I think the line between "neuron" and "agent" starts to get blurry in this arena.
We somehow want a network that is neuromorphic in structure but we don't want it to be like the brain and take 20 years or more to train?
Secondly how do we get to claim that a particular thing is neuromorphic when we have such a rudimentary understanding of how a biological brain works or how it generates things like a model of the world, understanding of self etc etc.
5 replies →
My take, for pragmatic reasons rather than how the brain actually works, is that an agent-based architecture is great because some tasks can be solved more effectively by specific algorithms or workflows rather than operating at the low level of neural networks (NN).
Neuromorphic has been an ongoing failure (for general purpose processors or even AI accelerators), ever since Carver Mead introduced (and quickly abandoned them) them nearly half a century ago. Bill Dally (NVidia CTO) concurs: "I keep getting those calls from those people who claim they are doing neuromorphic computing and they claim there is something magical about it because it's the way that the brain works ... but it's truly more like building an airplane by putting feathers on it and flapping with the wings!" From: Hardware for Deep Learning, HotChips 2023 keynote.
We have NO idea how the brain produces intelligence, and as long as that doesn't change, "neuromorphic" is merely a marketing term, like Neurotypical, Neurodivergent, Neurodiverse, Neuroethics, Neuroeconomics, Neuromarketing, Neurolaw, Neurosecurity, Neurotheology, Neuro-Linguistic Programming: the "neuro-" prefix is suggesting a deep scientific insight to fool the audience. There is no hope of us cracking the question of how the human brain produces high-level intelligence in the next decade or so.
Neuromorphic does work for some special purpose applications.

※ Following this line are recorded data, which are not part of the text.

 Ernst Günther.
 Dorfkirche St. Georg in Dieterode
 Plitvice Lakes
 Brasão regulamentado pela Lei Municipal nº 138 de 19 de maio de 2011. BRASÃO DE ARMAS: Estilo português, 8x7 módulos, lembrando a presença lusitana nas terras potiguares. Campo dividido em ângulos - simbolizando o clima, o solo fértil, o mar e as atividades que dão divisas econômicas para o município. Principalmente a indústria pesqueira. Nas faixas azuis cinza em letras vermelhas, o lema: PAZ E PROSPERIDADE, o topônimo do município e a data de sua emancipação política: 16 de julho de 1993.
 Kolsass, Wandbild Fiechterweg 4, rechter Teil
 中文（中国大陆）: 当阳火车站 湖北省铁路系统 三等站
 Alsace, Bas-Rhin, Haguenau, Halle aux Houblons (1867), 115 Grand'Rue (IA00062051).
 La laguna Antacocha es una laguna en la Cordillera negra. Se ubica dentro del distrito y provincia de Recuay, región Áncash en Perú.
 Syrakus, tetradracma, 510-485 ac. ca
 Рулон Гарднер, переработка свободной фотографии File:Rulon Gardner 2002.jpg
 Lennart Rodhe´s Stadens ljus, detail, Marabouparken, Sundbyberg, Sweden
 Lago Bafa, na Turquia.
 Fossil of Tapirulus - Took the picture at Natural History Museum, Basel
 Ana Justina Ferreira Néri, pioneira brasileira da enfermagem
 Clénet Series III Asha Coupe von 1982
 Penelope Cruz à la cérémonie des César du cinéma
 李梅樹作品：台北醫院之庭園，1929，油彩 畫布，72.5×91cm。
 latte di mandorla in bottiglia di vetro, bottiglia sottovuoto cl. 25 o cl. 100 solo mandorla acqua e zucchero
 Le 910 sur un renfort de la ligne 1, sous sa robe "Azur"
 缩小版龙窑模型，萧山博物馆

I like the feather analogy. Early on all humans knew about flight was from biology (watching birds fly) but trying to make a flying machine modeled after a bird would never work. We can fly today but plane designs are nothing like biological flying machines. In the same way, all we know about intelligence comes from biology and trying to invent an AGI modeled on biological intelligence may be just as impossible as a plane designed around how birds fly.
/way out of my area of expertise here
1 reply →
I love this book and have it sitting on my shelf right now! Read it when I was a kid and was amazed at the ideas in it, nowadays it's clearer to me that the author only had a grasp of how things like that would be built but still cool nonetheless.
I would highly recommend it to people who love a good "near future" scifi book.
I'm sure you know this, but I think "the author" Marvin Minsky should be mentioned by name since he was one of the foundational theorists in the field of AI in general, but particularly in NNs.
> I don’t think we get to the exponential scary part of AI without some fundamentally recurrent architecture
I’ve been thinking the same for a while, but I’m starting to wonder if giant context windows are good enough to get us there. I think recurrency is more neuromorphic, and possibly important in the longer run, but maybe not required for SI.
I’m also just a layman with just a surface level understanding of these things, so I may be completely ignorant and wrong.
Can we even implement IIR filters to give good performance and scaling at large scale on current architectures like GPUs ?
I don't think so. FIR filters can be unrolled and parallelized over the data. These are definitely possible to do on GPU to great effect. But, IIR filters constantly depend on the output of the prior time step, so you can't unroll anything. These would probably be faster to simulate on the CPU.
See my comment above. It's definitely doable and very fast.
Yes. See this paper: http://cs.txstate.edu/~mb92/papers/asplos18.pdf
And things have improved a lot since then.